32:30 – Readapt to stay current

SaaS companies must continually readapt their technology so that they can stay current and release quality products quickly.

“There are teams that absolutely need Evernote, but there are still millions upon millions of individuals like yourself who are using it and just haven’t seen innovation come out of it. And it’s gone beyond this note-taking original function, and people were really using it for knowledge management and then they were finding workarounds to really get into personal productivity. And the tool wasn’t necessarily helping them deliberately with things that would help them with productivity. They were developing their own workflows. They were developing their own systems, and that all came back to our technical debt. It just hadn’t kept pace. Every SaaS company needs to continually figure out how they’re going to readapt their technology and make sure that it’s staying current so that they can release things quickly and of quality. And that was the path that Ian said, ‘Absolutely teams are important. Absolutely our individual users are important. But first we need to take a pause and we need to re-platform this so that we can build things that you want and do it quickly and do it with quality.’”

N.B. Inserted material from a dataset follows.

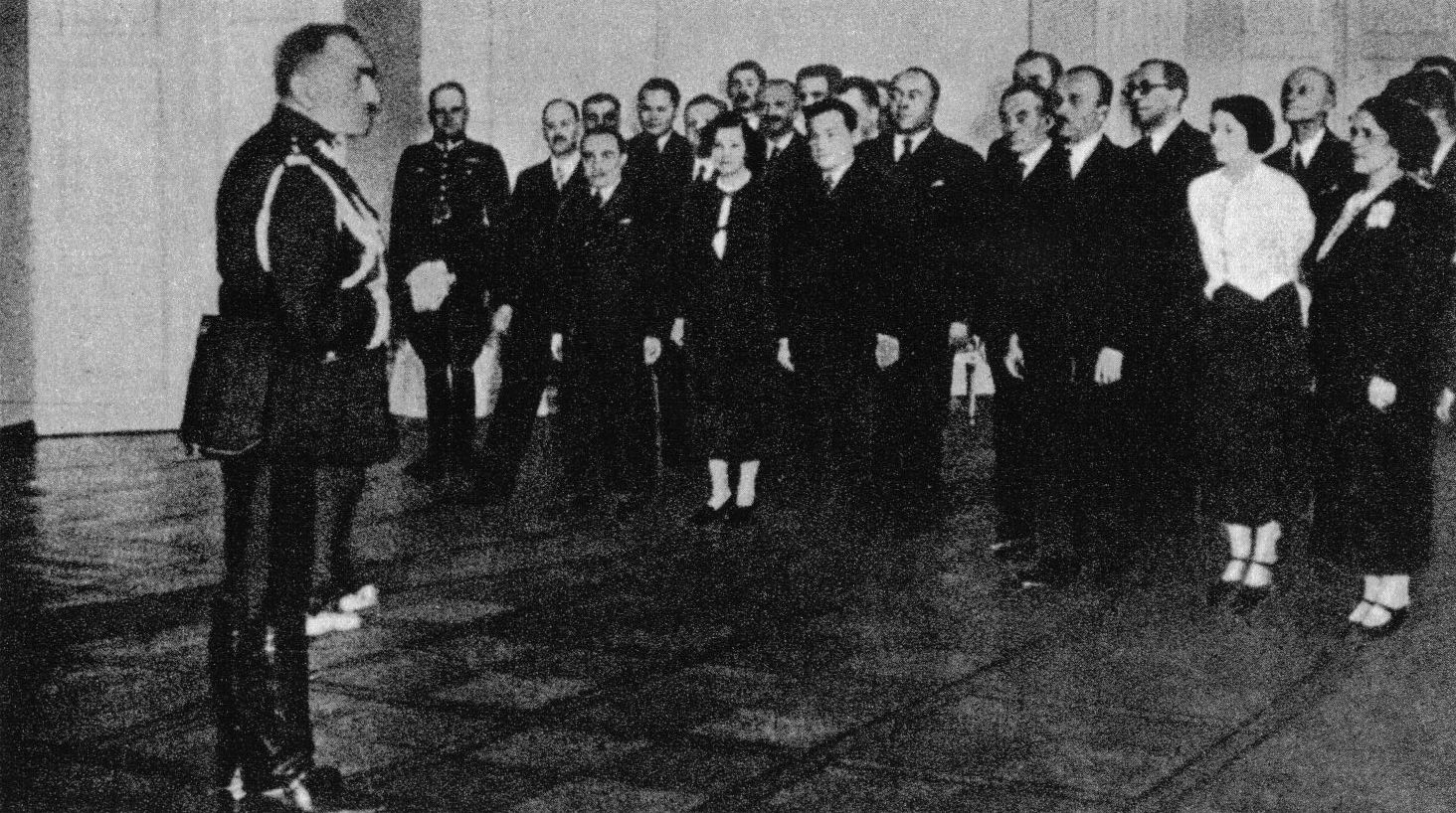 Nowo mianowany premier, Felicjan Sławoj Składkowski, przemawia do urzędników Prezydium Rady Ministrów.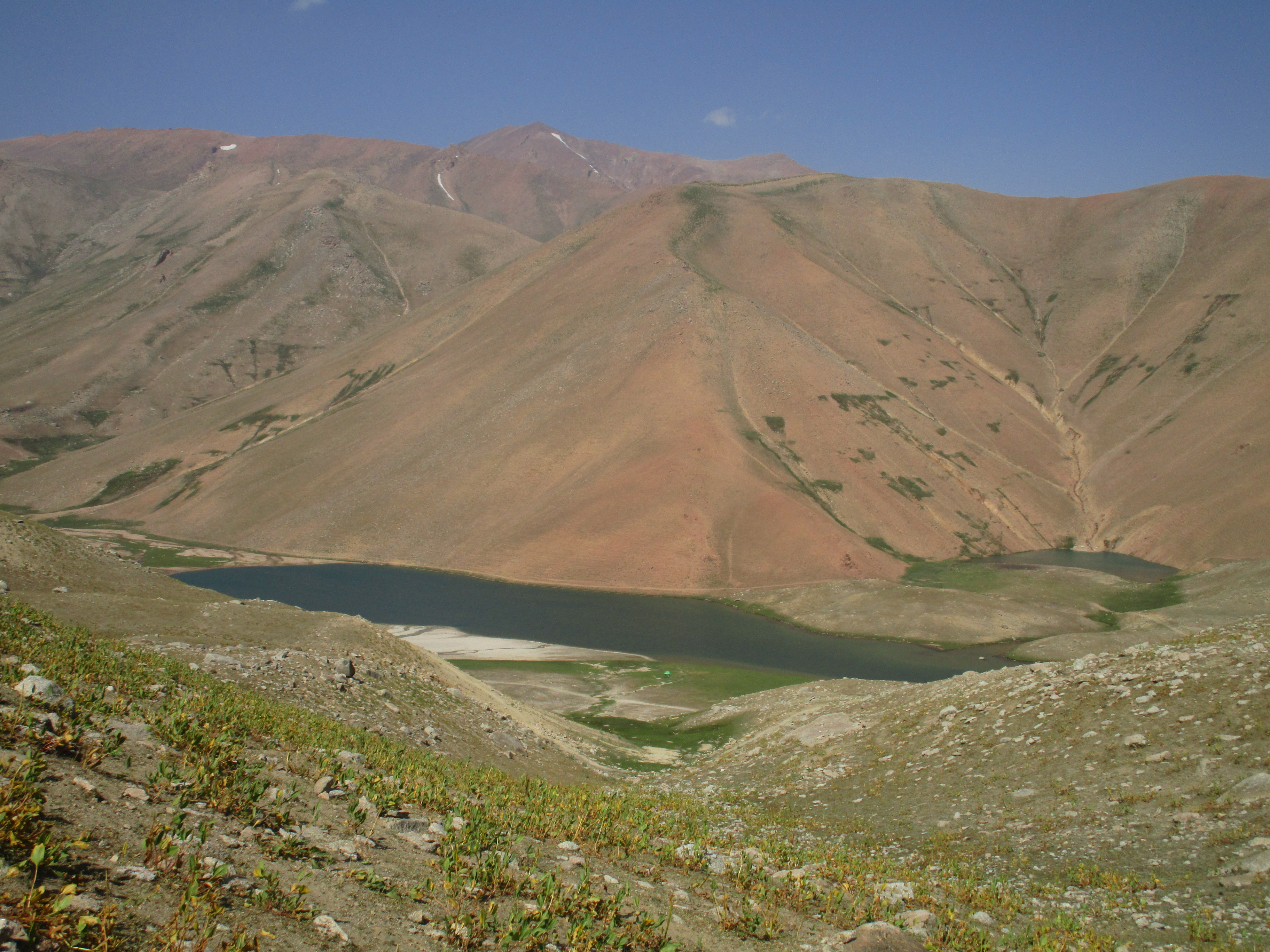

35:07 – Communicate with your customers

The two most important things you can do with disgruntled customers are: listen to them, and tell them what’s going on.

“We’re always listening to our customers. Because as a product marketer and as a CEO, that’s the best thing that you can do is really put them front and center. I remember the very first one, Ian basically just got on screen and for maybe a minute talked about why he was gonna do this, what it was going to be, et cetera. And we had a disgruntled set of customers at the time. They, like you said, there hadn’t been a lot of innovation. They weren’t seeing, for individuals, they hadn’t been seeing a lot of changes that they wanted. And what have you. And I remember one of the first comments was something like, ‘Oh, he looks like a mid-level manager at Costco,’ or something like that. It’s rude. But in fact, we consistently put out these videos, we let people know, we showed them mockups that were still on printed pages. They weren’t even demos. They hadn’t been built into the app. We took them along from both infrastructure and what we were doing underneath the hood and also showing them some of the UI and how we were rebuilding things, and very, very quickly all of that sentiment changed.”

39:16 – Think about your audience

If you want to move customers from a free version of your products to a paid version, you must consider the types of audiences you’re appealing to.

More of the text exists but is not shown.